Circle - Introduction 
In ancient times the circle, due to its perfect symmetrical properties, was believed to be divine.
So not only was it symbol for the sun, but all the planets had to move around the Earth in circular movements as well.
As this did not match observations, tricky adaptations of combined circular movements were constructed. It was Kepler who proposed the concept of elliptic planet movements.
A circle is a FLAT, ROUND FORM, it has NO BEGINNING and NO END, it has a CENTER, it looks very SYMMETRICAL.
Additionally a circle is relatively ABSTRACT, we do not find perfect circles in nature, but close approximations.
The full moon appears as a really nice circle.
If we cut a pineapple in the middle, its center looks like a circle.
Crop circles (believed by some to be produced by Aliens) are sometimes very good circular approximations.
Hold a small tree, stretch your arm, and walk around the tree. When you reach the starting point again, you have just constructed a circle.
We have found the basic property of circles here: At any position on the circle, our distance to the centre point (in our case: the tree) is the same.
Other constructional possibilities are a horizontal cut of a cone or the straight projection of a sphere.
In the mathematical language we formulate our observations like this: A circle is a two-dimensional geometrical form, whose points all have a constant distance from a common center point.
There are two very important technical aspects:
- Circles provide the largest area in relation to their periphery
- Forms with circular cross section (e.g. cylinders) provide the best possible stability against certain forces (pressure and torque)
- Ellipse: A circle can also be regarded as a special form of ellipse with coincidental focal points.
- Sphere: A sphere can be regarded as a three dimensional (rotating) circle.
- Straight line: Contradictory as it may sound, a straight line can be regarded as a circle with infinite radius.
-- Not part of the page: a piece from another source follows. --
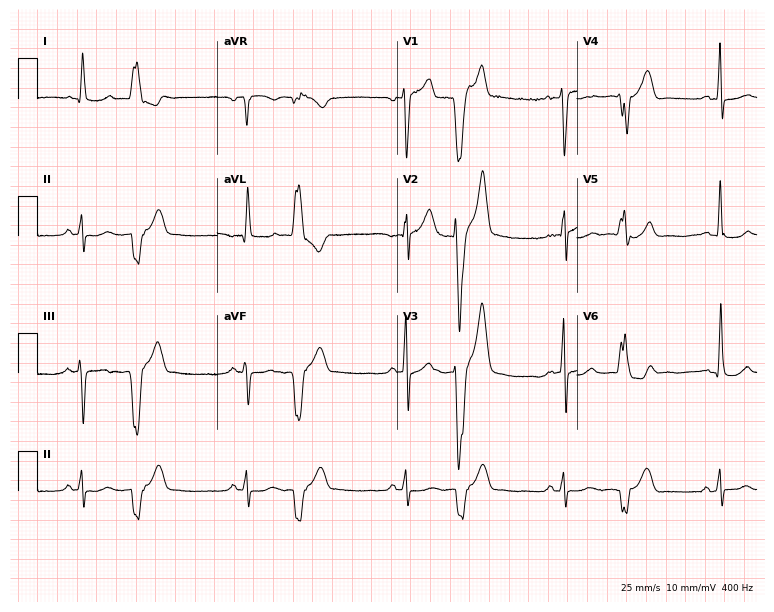
Standard 12-lead ECG recorded from a 65-year-old male (7.3-second recording at 400 Hz). None of these six findings is recorded: first-degree AV block, right bundle branch block (RBBB), left bundle branch block (LBBB), sinus bradycardia, atrial fibrillation (AF), sinus tachycardia. Findings outside these six are not listed.

Very strange property of this straight circle – it has an infinite number of central points in infinity.
Try to draw a couple of circles free-handed. Calligraphers have perfected this technique and draw extremely exact circles.
As you may note there is not a single formula in this article - consciously:
We first have to transport concepts and make them comprehensible before we can start introducing formalistic languages.
A linguistic mathematical description is given (s. above), but abstract formulas are avoided to reduce fear of contact.
Math is by far not the only way to scientifically look at phenomena, as was shown here.
Besides, there should be the greatest possible variety of directions to develop knowledge by a network of links for each aspect.